I cannabinoidi sono farmaci “orfani”, cioè previsti dalla farmacopea ufficiale ma non trattati dalle industrie farmaceutiche. I pazienti che potrebbero utilizzarli per patologie come sla, sclerosi multipla e terapie del dolore possono averli sono dietro un iter lungo e a caro prezzo, dato che il Sistema Sanitario Nazionale non prevede il rimborso per chi li acquista.

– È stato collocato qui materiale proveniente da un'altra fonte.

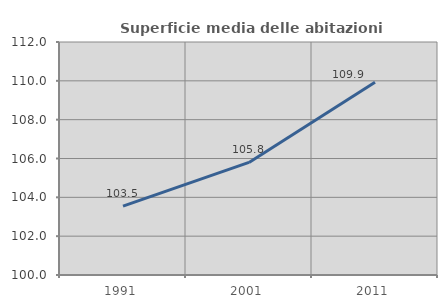
| Category | Superficie media delle abitazioni occupate |
|---|---|
| 1991.0 | 103.548 |
| 2001.0 | 105.798 |
| 2011.0 | 109.923 |
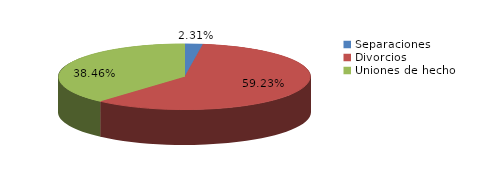
| Category | Series 0 |
|---|---|
| Separaciones | 3 |
| Divorcios | 77 |
| Uniones de hecho | 50 |
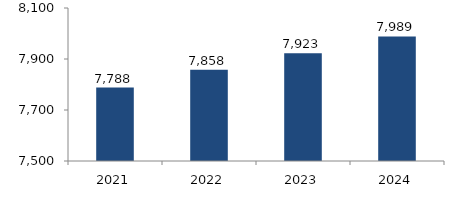
| Category | Bogotá |
|---|---|
| 2021.0 | 7787.77 |
| 2022.0 | 7857.974 |
| 2023.0 | 7922.687 |
| 2024.0 | 7988.507 |
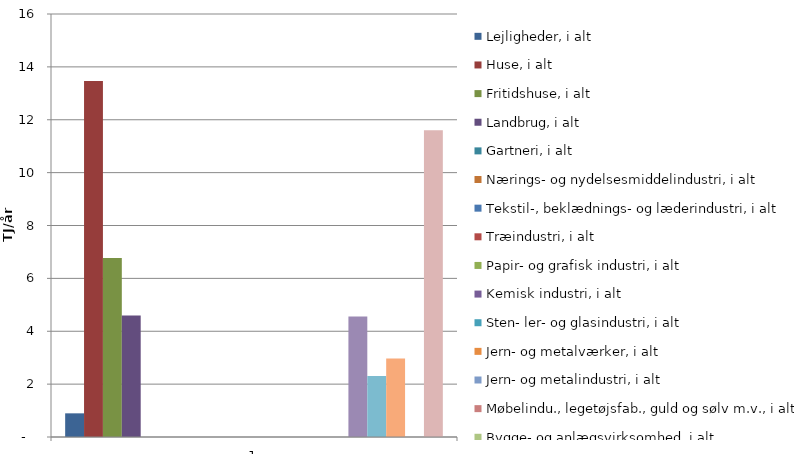
| Category | Lejligheder, i alt | Huse, i alt | Fritidshuse, i alt | Landbrug, i alt | Gartneri, i alt | Nærings- og nydelsesmiddelindustri, i alt | Tekstil-, beklædnings- og læderindustri, i alt | Træindustri, i alt | Papir- og grafisk industri, i alt | Kemisk industri, i alt | Sten- ler- og glasindustri, i alt | Jern- og metalværker, i alt | Jern- og metalindustri, i alt | Møbelindu., legetøjsfab., guld og sølv m.v., i alt | Bygge- og anlægsvirksomhed, i alt | Detail- og engroshandel, i alt | Service- og forlystelsesvirksomhed, i alt | Offentlige foretageneder, i alt | Gade- og vejbelysning, i alt | Anonymiseret og/eller ukendt |
|---|---|---|---|---|---|---|---|---|---|---|---|---|---|---|---|---|---|---|---|---|
| 0 | 0.895 | 13.464 | 6.768 | 4.598 | 0 | 0 | 0 | 0 | 0 | 0 | 0 | 0 | 0 | 0 | 0 | 4.556 | 2.31 | 2.971 | 0 | 11.605 |
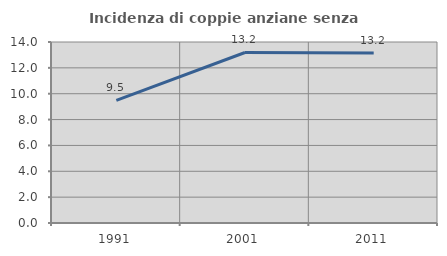
| Category | Incidenza di coppie anziane senza figli  |
|---|---|
| 1991.0 | 9.481 |
| 2001.0 | 13.189 |
| 2011.0 | 13.154 |
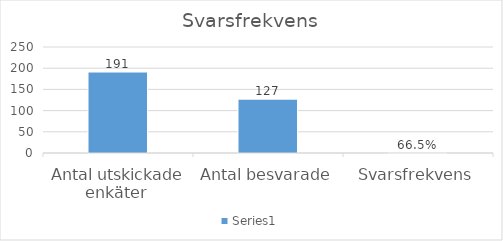
| Category | Series 0 |
|---|---|
| Antal utskickade enkäter  | 191 |
| Antal besvarade | 127 |
| Svarsfrekvens | 0.665 |
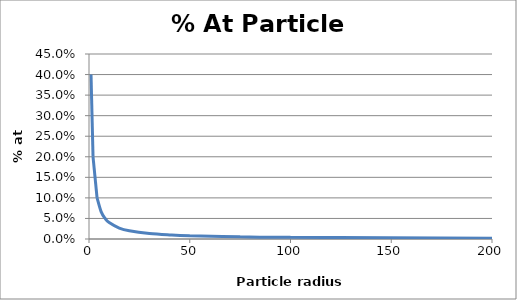
| Category | Series 0 |
|---|---|
| 1.0 | 0.4 |
| 2.0 | 0.2 |
| 4.0 | 0.1 |
| 6.0 | 0.067 |
| 8.0 | 0.05 |
| 10.0 | 0.04 |
| 15.0 | 0.027 |
| 20.0 | 0.02 |
| 30.0 | 0.013 |
| 40.0 | 0.01 |
| 50.0 | 0.008 |
| 75.0 | 0.005 |
| 100.0 | 0.004 |
| 200.0 | 0.002 |
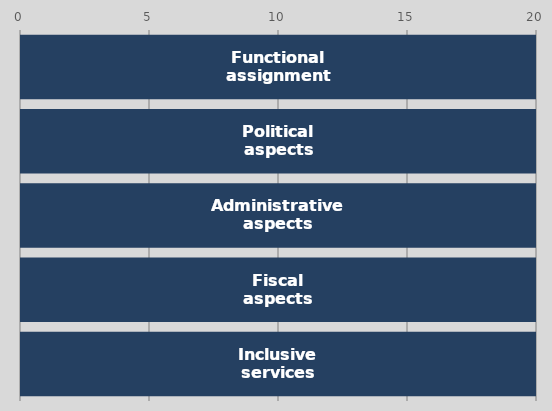
| Category | Series 0 | Series 1 |
|---|---|---|
| Functional assignment | 20 | 0 |
| Political aspects | 20 | 0 |
| Administrative aspects | 20 | 0 |
| Fiscal aspects | 20 | 0 |
| Inclusive services | 20 | 0 |
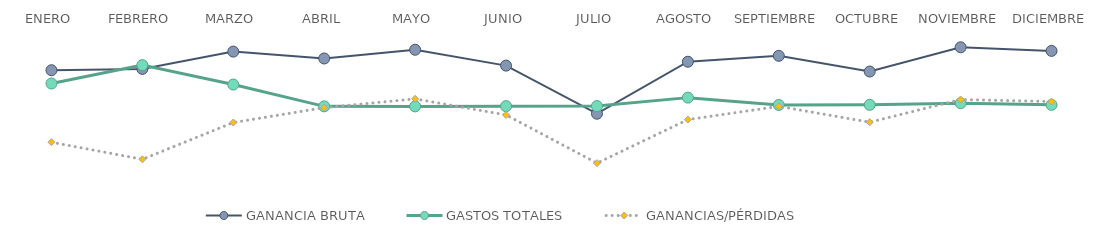
| Category | GANANCIA BRUTA | GASTOS TOTALES | GANANCIAS/PÉRDIDAS |
|---|---|---|---|
| ENERO | 72564 | 61281 | 11283 |
| FEBRERO | 73678 | 76903 | -3225 |
| MARZO | 88429 | 60375 | 28054 |
| ABRIL | 82563 | 41833 | 40730 |
| MAYO | 90001 | 41805 | 48196 |
| JUNIO | 76514 | 41994 | 34520 |
| JULIO | 35551 | 42059 | -6508 |
| AGOSTO | 79802 | 49250 | 30552 |
| SEPTIEMBRE | 84831 | 42993 | 41838 |
| OCTUBRE | 71450 | 43125 | 28325 |
| NOVIEMBRE | 92092 | 44473 | 47619 |
| DICIEMBRE | 89024 | 43110 | 45914 |
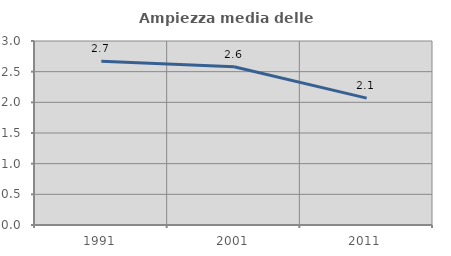
| Category | Ampiezza media delle famiglie |
|---|---|
| 1991.0 | 2.669 |
| 2001.0 | 2.58 |
| 2011.0 | 2.068 |
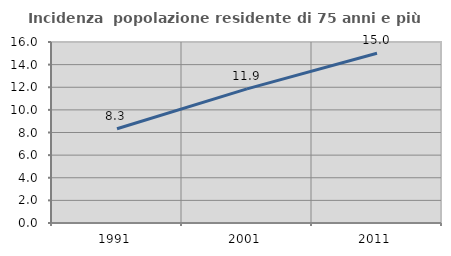
| Category | Incidenza  popolazione residente di 75 anni e più |
|---|---|
| 1991.0 | 8.333 |
| 2001.0 | 11.855 |
| 2011.0 | 15 |
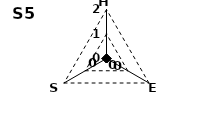
| Category | 0 |
|---|---|
| H | 0 |
| E | 0 |
| S | 0 |

Colpa della burocrazia o nel nostro paese scontiamo ancora i pregiudizi sull’uso della cannabis in medicina? Lo abbiamo chiesto a Salvatore Usala, segretario dell’associazione dei malati di Sla Comitato 16 novembre e attivista in prima linea su molte battaglie per i diritti dei malati. “Penso che non esistano più pregiudizi di ordine moralistico nei confronti di preparati per tisane che oramai hanno dato risposte scientifiche chiare. Mi pare chiaro che le nostre amministrazioni fanno parte del quarto mondo, lente, supponenti, ignoranti e pure arroganti. Un esempio? Il 22 ottobre scorso la Direzione Generale delle Politiche Sociali del Ministero ha elaborato linee guida per progetti di vita indipendente, per giunta farraginose. Tutto questo per 125 progetti da 80mila euro. In Sardegna spendiamo per la legge 162/98 (legge che regolamenta la vita indipendente) oltre 100 milioni, il ministero appena 10 dei fondi 2014, tutto questo dimostra che la burocrazia oggi è indecente. Quando si parla di nuovi farmaci l’attesa è vergognosa, pur se sono testati in altri paesi, devono attraversare iter, commissioni, enti vari e ministeri e così passano anni”.
I pazienti che potrebbero trarre beneficio dalla cannabis terapia sperano in un progetto approvato di recente dai ministri della Salute Beatrice Lorenzin e della Difesa Roberta Pinotti: “L’accordo prevede la coltivazione, produzione e distribuzione di preparati a base di cannabis nello Stabilimento Chimico Farmaceutico Militare di Firenze – sottolinea Usala – Speriamo che il progetto vada a buon fine, la cannabis da per certo benefici per la spasticità ed il dolore, conosco diverse persone che spendono tanti soldi e hanno un grande sollievo. Molti però sono costretti ad acquistarla all’estero perché fuori dal nostro paese costa la metà”.